Hydro-climatic changes of wetlandscapes across the world

I. Åhlén*, G. Vigouroux, G. Destouni, J. Pietroń, N. Ghajarnia, J. Anaya, J. Blanco, S. Borja, S. Chalov, K. P. Chun, N. Clerici, A. Desormeaux, P. Girard, O. Gorelits, A. Hansen, F. Jaramillo, Z. Kalantari, A. Labbaci, L. Licero-Villanueva, J. LivseyG. Maneas, K. L.Mc Curley Pisarello, D. Moshir Pahani, S. Palomino-Ángel, R. Price, C. Ricaurte-Villota, L. Fernanda Ricaurte, V. H. Rivera-Monroy, A. Rodriguez, E. Rodriguez, J. Salgado, B. Sannel, S. Seifollahi-Aghmiuni, M. Simard, Y. Sjöberg, P. Terskii, J. Thorslund, D. A. Zamora, J. Jarsjö

*Corresponding author for this work

    Research output: Contribution to journalJournal articlepeer-review

    14 Citations (Scopus)


    Assessments of ecosystem service and function losses of wetlandscapes (i.e., wetlands and their hydrological catchments) suffer from knowledge gaps regarding impacts of ongoing hydro-climatic change. This study investigates hydro-climatic changes during 1976–2015 in 25 wetlandscapes distributed across the world’s tropical, arid, temperate and cold climate zones. Results show that the wetlandscapes were subject to precipitation (P) and temperature (T) changes consistent with mean changes over the world’s land area. However, arid and cold wetlandscapes experienced higher T increases than their respective climate zone.
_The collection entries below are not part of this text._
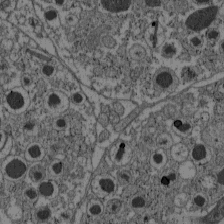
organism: C57BL Mouse
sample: Pancreatic islet
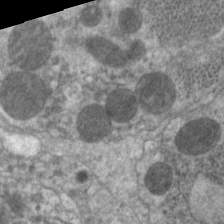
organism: C. elegans
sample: Pharynx
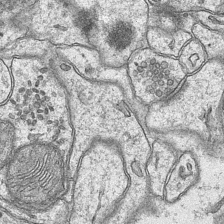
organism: Mouse
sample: CA1 Hippocampus
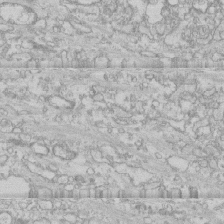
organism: Human
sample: CRL-1474
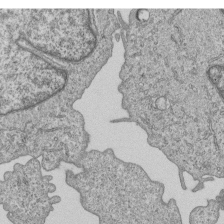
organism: Human
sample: MDA-MB-231 cells
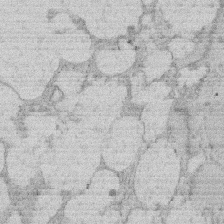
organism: Rat
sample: Salivary granule
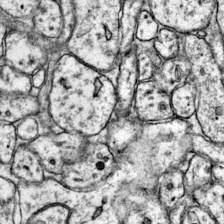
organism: Mouse
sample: Primary visual cortex
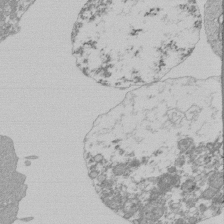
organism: Mouse
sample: Activated Pmel transgenic CD8+ T Cells
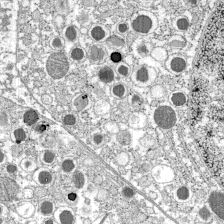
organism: C57BL Mouse
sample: Pancreatic islet
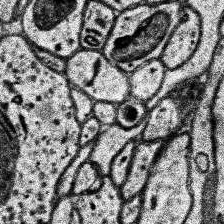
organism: Human
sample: Temporal Lobe
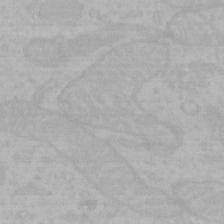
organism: Mouse
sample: Choroid plexus
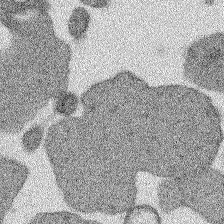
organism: Human
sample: HeLa cells

Also, average P decreased in arid and cold wetlandscapes, contrarily to P of arid and cold climate zones, suggesting that these wetlandscapes are located in regions of elevated climate pressures. For most wetlandscapes with available runoff (R) data, the decreases were larger in R than in P, which was attributed to aggravation of climate change impacts by enhanced evapotranspiration losses, e.g. caused by land-use changes.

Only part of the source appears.